THE PROBLEM »
If pictures are present, leave them out, and copy the data word for word.

RECORDS SHOWN »
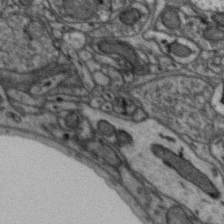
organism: Zebra finch
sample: Brain
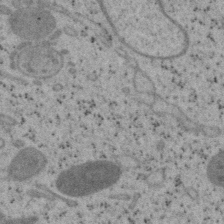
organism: Human
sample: HeLa cells
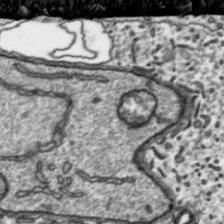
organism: Toxoplasma gondii
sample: Parasites in a vacuole inside a host cell
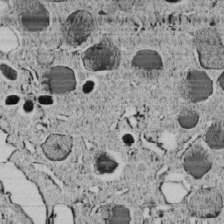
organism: C. elegans
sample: C. elegans embryo early stage
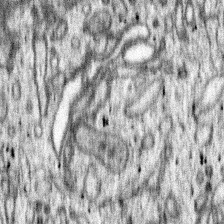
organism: Human
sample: HeLa cells
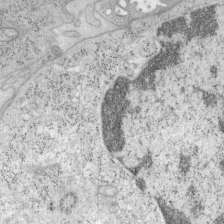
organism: Mouse
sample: OT-I killer T cells with ID8 ovarian cancer cells
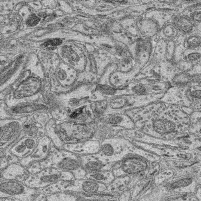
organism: Mouse
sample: Retina
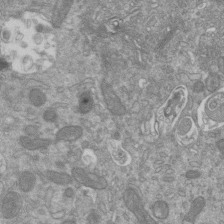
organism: Mouse
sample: ED-1 cell nuclei; centrioles
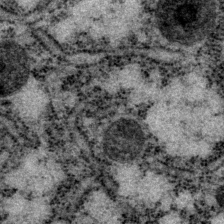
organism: P. pacificus
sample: Pharynx
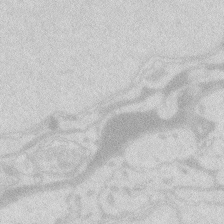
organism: Zebrafish
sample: Macrophage
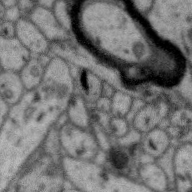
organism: Zebra finch
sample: Brain
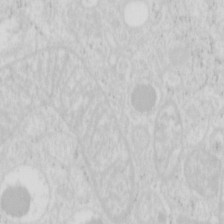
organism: Mouse
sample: Pancreas
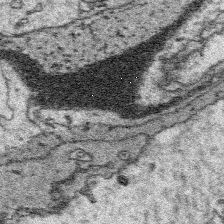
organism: Platynereis dumerilii
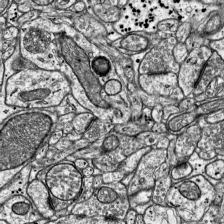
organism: Mouse
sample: Visual Cortex
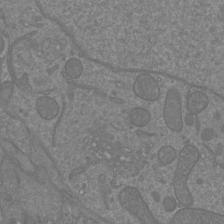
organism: Mouse
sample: Cortical neurons
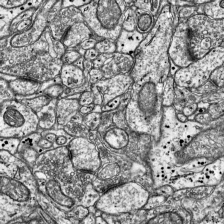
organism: Mouse
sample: Visual Cortex
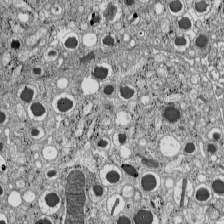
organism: C57BL Mouse
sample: Pancreatic islet
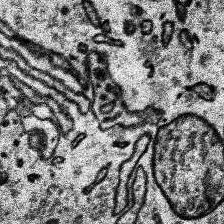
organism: Human
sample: Temporal Lobe
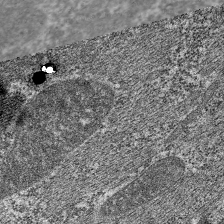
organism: C. elegans
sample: Pharynx
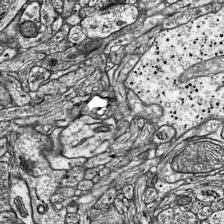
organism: Mouse
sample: Visual Cortex
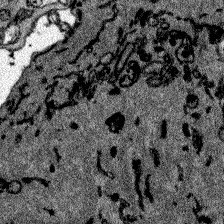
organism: Zebrafish
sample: Larval olfactory bulb
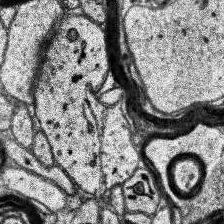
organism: Human
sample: Temporal Lobe
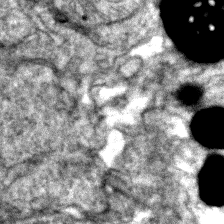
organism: Zebrafish
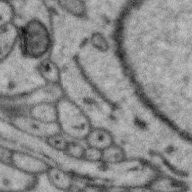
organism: Zebra finch
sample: Brain
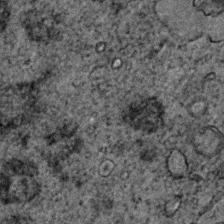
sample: Trachea
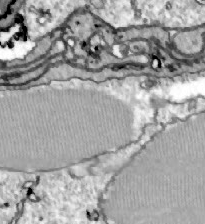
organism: Zebrafish
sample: Actinotrichia fibers
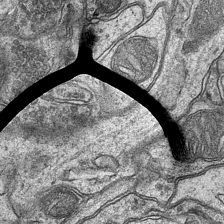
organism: Mouse
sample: CA1 Hippocampus
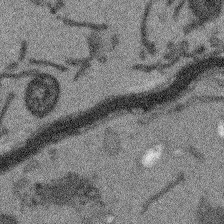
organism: Arabidopsis thaliana
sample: Root tip
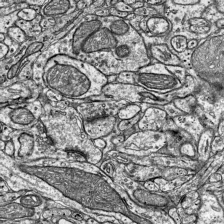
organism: Mouse
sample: Visual Cortex
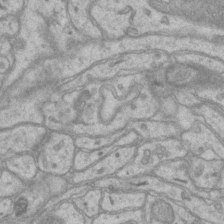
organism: Mouse
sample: CA1 Hippocampus
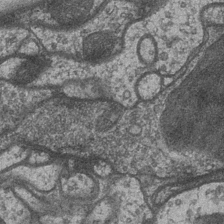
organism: Drosophila
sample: Optic medulla
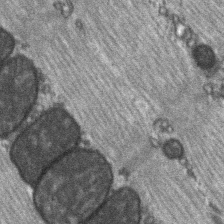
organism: C57BL Mouse
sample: Soleus
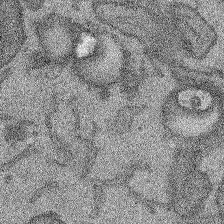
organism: Human
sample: HeLa cells
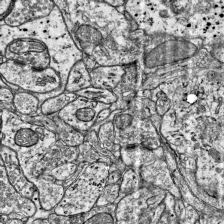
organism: Mouse
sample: Visual Cortex
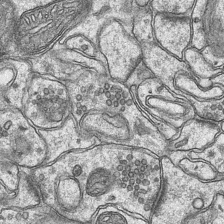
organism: Mouse
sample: CA1 Hippocampus
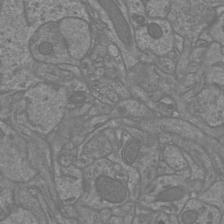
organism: Mouse
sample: Cortical neurons
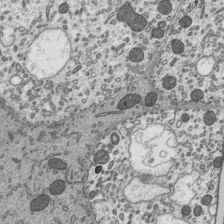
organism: Mouse
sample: Mouse epididymis efferent ductule cilia
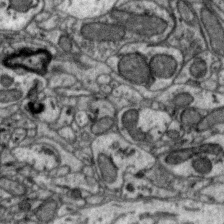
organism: Zebra finch
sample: Brain
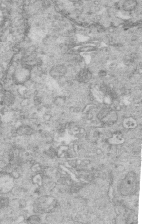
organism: Mouse
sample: Multiciliated cells
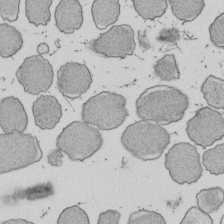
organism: E. coli
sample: Bacterial nucleoid
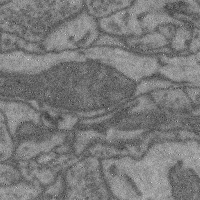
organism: Mouse
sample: Cerebral cortex
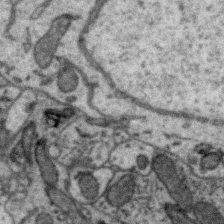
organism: Zebra finch
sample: Brain
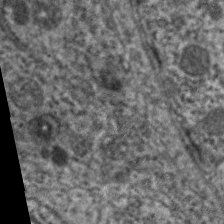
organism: C. elegans
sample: Pharynx
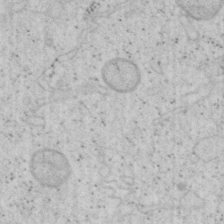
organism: Human
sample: HeLa cells
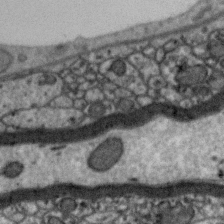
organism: Zebra finch
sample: Brain
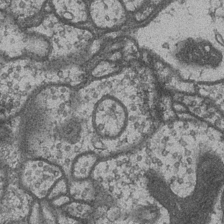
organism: Drosophila
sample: Optic medulla
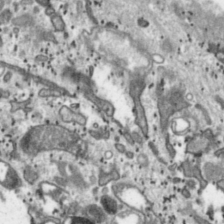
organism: Toxoplasma gondii
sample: Parasites in a vacuole inside a host cell
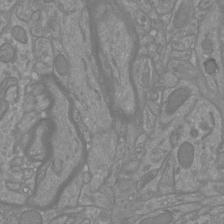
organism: Mouse
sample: Cortical neurons
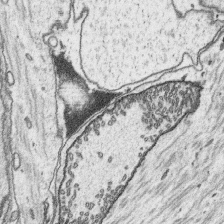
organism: Platynereis dumerilii
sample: Parapodia
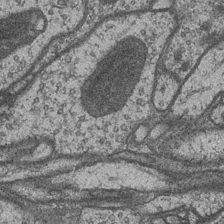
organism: Drosophila
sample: Optic medulla
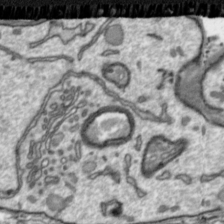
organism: Toxoplasma gondii
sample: Parasites in a vacuole inside a host cell
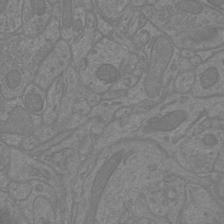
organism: Mouse
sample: Cortical neurons
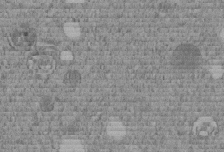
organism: C. elegans
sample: C. elegans embryo early stage
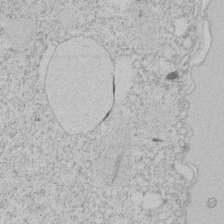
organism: Tetrahymena
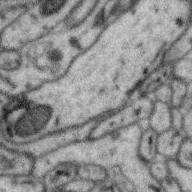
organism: Zebra finch
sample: Brain
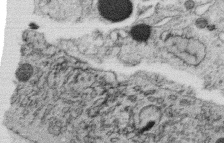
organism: C. elegans
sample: C. elegans oocyte; sperm cells
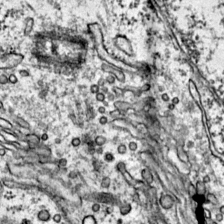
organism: Mouse
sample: Primary visual cortex
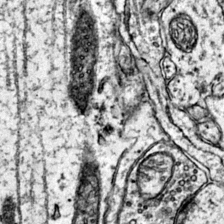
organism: Mouse
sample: Primary visual cortex
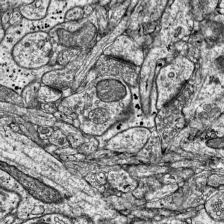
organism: Mouse
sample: Visual Cortex
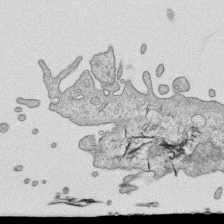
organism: Human
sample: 1205lu cells
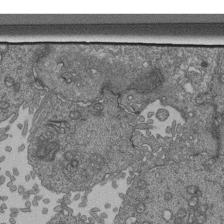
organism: Human
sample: Retinal organoid Rod and Cone cells
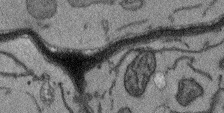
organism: Arabidopsis thaliana
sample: Root tip
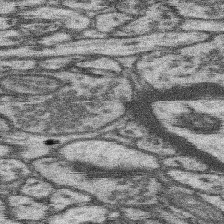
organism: Mouse
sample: Somatosensory cortex neuropil
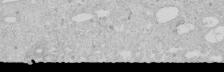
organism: Human
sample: Caco-2 cells
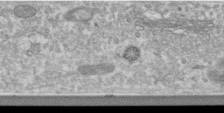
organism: Human
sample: Centriole in RPE cells
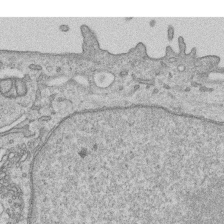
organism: Human
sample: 1205lu cells
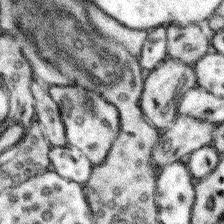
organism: Mouse
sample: Somatosensory cortex neuropil
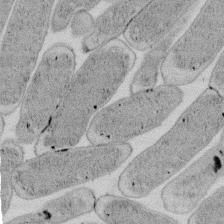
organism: E. coli
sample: Bacterial nucleoid
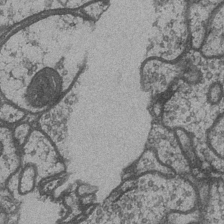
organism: Drosophila
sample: Optic medulla
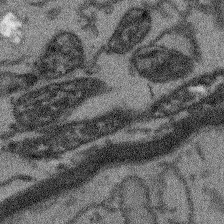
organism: Arabidopsis thaliana
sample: Root tip
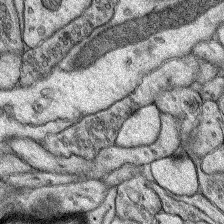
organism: Rat
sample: Hippocampus
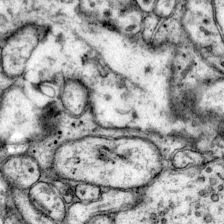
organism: Mouse
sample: Primary visual cortex
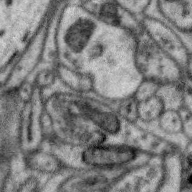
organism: Zebra finch
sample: Brain
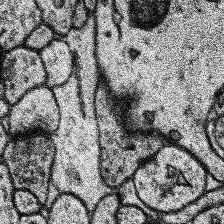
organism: Human
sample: Temporal Lobe
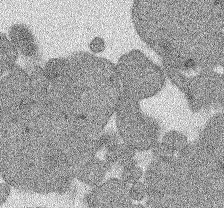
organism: Human
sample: HeLa cells
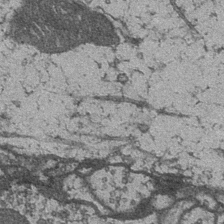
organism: Drosophila
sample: Optic medulla
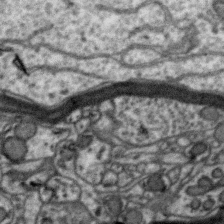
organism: Zebra finch
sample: Brain
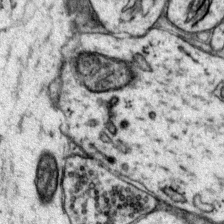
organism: Mouse
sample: Primary visual cortex
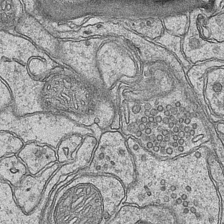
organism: Mouse
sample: CA1 Hippocampus
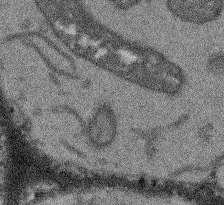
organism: Arabidopsis thaliana
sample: Root tip
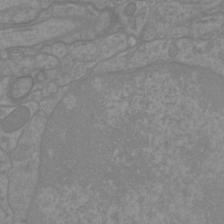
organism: Mouse
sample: Cortical neurons
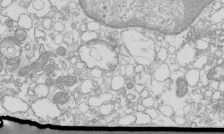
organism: Mouse
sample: Macrophages
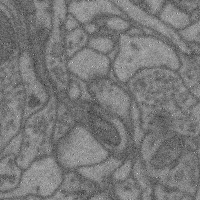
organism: Mouse
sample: Cerebral cortex
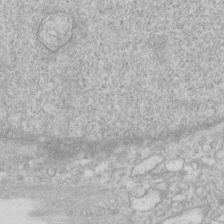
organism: Human
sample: Fibroblast cells

RESULT FOR THIS EXERCISE »
organism: Zebra finch
sample: Brain
organism: Human
sample: HeLa cells
organism: Toxoplasma gondii
sample: Parasites in a vacuole inside a host cell
organism: C. elegans
sample: C. elegans embryo early stage
organism: Human
sample: HeLa cells
organism: Mouse
sample: OT-I killer T cells with ID8 ovarian cancer cells
organism: Mouse
sample: Retina
organism: Mouse
sample: ED-1 cell nuclei; centrioles
organism: P. pacificus
sample: Pharynx
organism: Zebrafish
sample: Macrophage
organism: Zebra finch
sample: Brain
organism: Mouse
sample: Pancreas
organism: Platynereis dumerilii
organism: Mouse
sample: Visual Cortex
organism: Mouse
sample: Cortical neurons
organism: Mouse
sample: Visual Cortex
organism: C57BL Mouse
sample: Pancreatic islet
organism: Human
sample: Temporal Lobe
organism: C. elegans
sample: Pharynx
organism: Mouse
sample: Visual Cortex
organism: Zebrafish
sample: Larval olfactory bulb
organism: Human
sample: Temporal Lobe
organism: Zebrafish
organism: Zebra finch
sample: Brain
sample: Trachea
organism: Zebrafish
sample: Actinotrichia fibers
organism: Mouse
sample: CA1 Hippocampus
organism: Arabidopsis thaliana
sample: Root tip
organism: Mouse
sample: Visual Cortex
organism: Mouse
sample: CA1 Hippocampus
organism: Drosophila
sample: Optic medulla
organism: C57BL Mouse
sample: Soleus
organism: Human
sample: HeLa cells
organism: Mouse
sample: Visual Cortex
organism: Mouse
sample: CA1 Hippocampus
organism: Mouse
sample: Cortical neurons
organism: Mouse
sample: Mouse epididymis efferent ductule cilia
organism: Zebra finch
sample: Brain
organism: Mouse
sample: Multiciliated cells
organism: E. coli
sample: Bacterial nucleoid
organism: Mouse
sample: Cerebral cortex
organism: Zebra finch
sample: Brain
organism: C. elegans
sample: Pharynx
organism: Human
sample: HeLa cells
organism: Zebra finch
sample: Brain
organism: Drosophila
sample: Optic medulla
organism: Toxoplasma gondii
sample: Parasites in a vacuole inside a host cell
organism: Mouse
sample: Cortical neurons
organism: Platynereis dumerilii
sample: Parapodia
organism: Drosophila
sample: Optic medulla
organism: Toxoplasma gondii
sample: Parasites in a vacuole inside a host cell
organism: Mouse
sample: Cortical neurons
organism: C. elegans
sample: C. elegans embryo early stage
organism: Tetrahymena
organism: Zebra finch
sample: Brain
organism: C. elegans
sample: C. elegans oocyte; sperm cells
organism: Mouse
sample: Primary visual cortex
organism: Mouse
sample: Primary visual cortex
organism: Mouse
sample: Visual Cortex
organism: Human
sample: 1205lu cells
organism: Human
sample: Retinal organoid Rod and Cone cells
organism: Arabidopsis thaliana
sample: Root tip
organism: Mouse
sample: Somatosensory cortex neuropil
organism: Human
sample: Caco-2 cells
organism: Human
sample: Centriole in RPE cells
organism: Human
sample: 1205lu cells
organism: Mouse
sample: Somatosensory cortex neuropil
organism: E. coli
sample: Bacterial nucleoid
organism: Drosophila
sample: Optic medulla
organism: Arabidopsis thaliana
sample: Root tip
organism: Rat
sample: Hippocampus
organism: Mouse
sample: Primary visual cortex
organism: Zebra finch
sample: Brain
organism: Human
sample: Temporal Lobe
organism: Human
sample: HeLa cells
organism: Drosophila
sample: Optic medulla
organism: Zebra finch
sample: Brain
organism: Mouse
sample: Primary visual cortex
organism: Mouse
sample: CA1 Hippocampus
organism: Arabidopsis thaliana
sample: Root tip
organism: Mouse
sample: Cortical neurons
organism: Mouse
sample: Macrophages
organism: Mouse
sample: Cerebral cortex
organism: Human
sample: Fibroblast cells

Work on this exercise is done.